Mobile's historic Church Street Graveyard is full of party people.
Locals suggest I visit the grave of Joe Cain; they talk about him with great personal affection, and I intimate that he must have passed away recently. I find his grave colorfully festooned with flowers, beads, and moon pies - then discover that he's been dead since 1904.
It was Joe who paraded through the streets of Mobile on that famous Fat Tuesday in 1867. He and six of his friends rode a decorated coal wagon through downtown Mobile, banging drums, blowing horns, and comically declaring some kind of victory. And thus was Mardi Gras celebration (re)born in the U. S. of A.

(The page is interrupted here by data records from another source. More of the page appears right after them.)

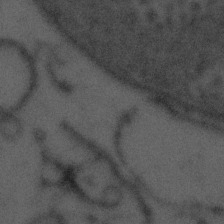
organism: Tuwongella immobilis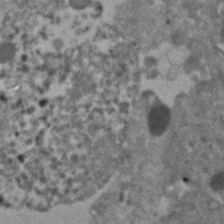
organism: Human
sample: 1205lu cells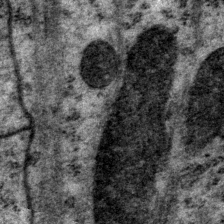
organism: P. pacificus
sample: Pharynx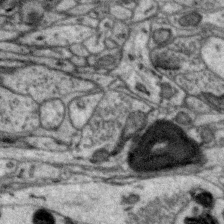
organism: Zebra finch
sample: Brain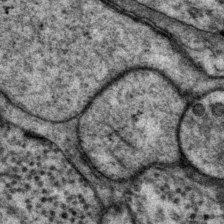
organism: P. pacificus
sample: Pharynx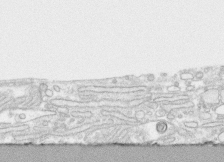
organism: Human
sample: CRL-1474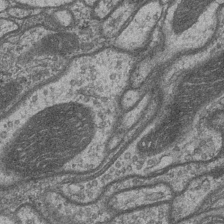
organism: Drosophila
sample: Optic medulla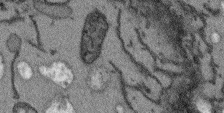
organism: Arabidopsis thaliana
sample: Root tip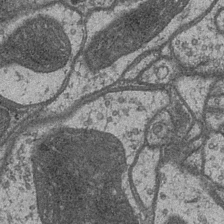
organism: Drosophila
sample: Optic medulla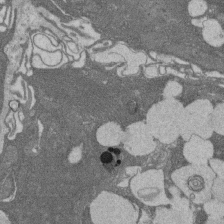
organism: Rat
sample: Salivary granule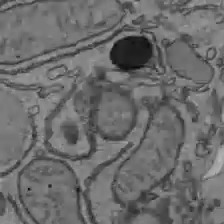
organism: C57BL Mouse
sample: Liver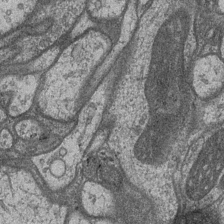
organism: Drosophila
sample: Optic medulla

Never one to be outdone, Joe Cain always spent Mardi Gras decked out as the eternally undefeated (and fictional) Chicasaw chief Slacabamorinico (aka "Old Slac").

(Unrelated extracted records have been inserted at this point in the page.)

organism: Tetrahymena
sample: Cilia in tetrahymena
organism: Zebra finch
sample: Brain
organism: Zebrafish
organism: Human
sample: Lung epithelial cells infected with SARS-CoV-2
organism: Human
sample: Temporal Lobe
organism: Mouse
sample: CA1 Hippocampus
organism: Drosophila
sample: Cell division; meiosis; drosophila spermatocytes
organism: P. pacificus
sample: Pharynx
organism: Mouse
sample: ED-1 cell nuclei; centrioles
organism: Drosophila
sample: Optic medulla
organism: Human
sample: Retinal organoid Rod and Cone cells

(And you thought you were hip.)
Another of the partying departed buried at Church Street Graveyard is Mobile's fabulous poet/translator/actor/raconteur Eugene Walter.

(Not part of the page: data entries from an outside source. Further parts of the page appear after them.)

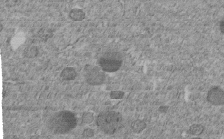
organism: C. elegans
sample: C. elegans embryo early stage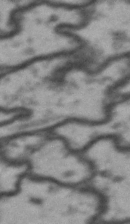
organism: Drosophila
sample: Brain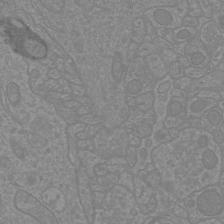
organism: Mouse
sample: Cortical neurons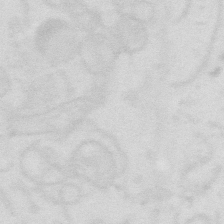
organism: Human
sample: HeLa cells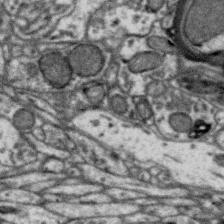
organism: Zebra finch
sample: Brain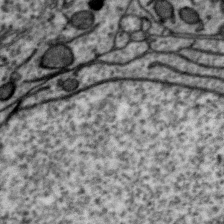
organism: Zebra finch
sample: Brain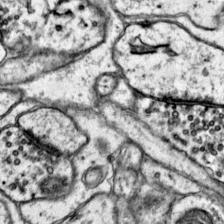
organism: Mouse
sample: Primary visual cortex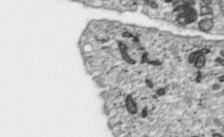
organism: Toxoplasma gondii
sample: Parasites in a vacuole inside a host cell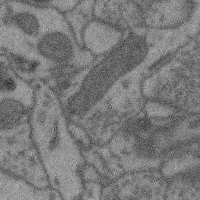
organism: Mouse
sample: Cerebral cortex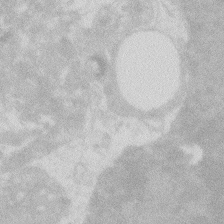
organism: Zebrafish
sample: Macrophage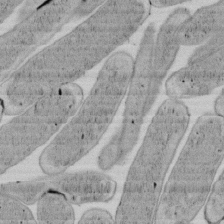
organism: E. coli
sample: Bacterial nucleoid

A restless bohemian whose joie-de-vivre knew no bounds, Walter filled books with his poetry, stories, and recipes, co-founded the Paris Review, hosted parties in NYC, Rome, and Paris, and even played bit parts in Fellini's 8 1/2 ("American journalist") and Juliet of the Spirits ("Mother Superior"). Legend has it that Walter schlepped a shoebox packed with red Alabama clay around Europe with him.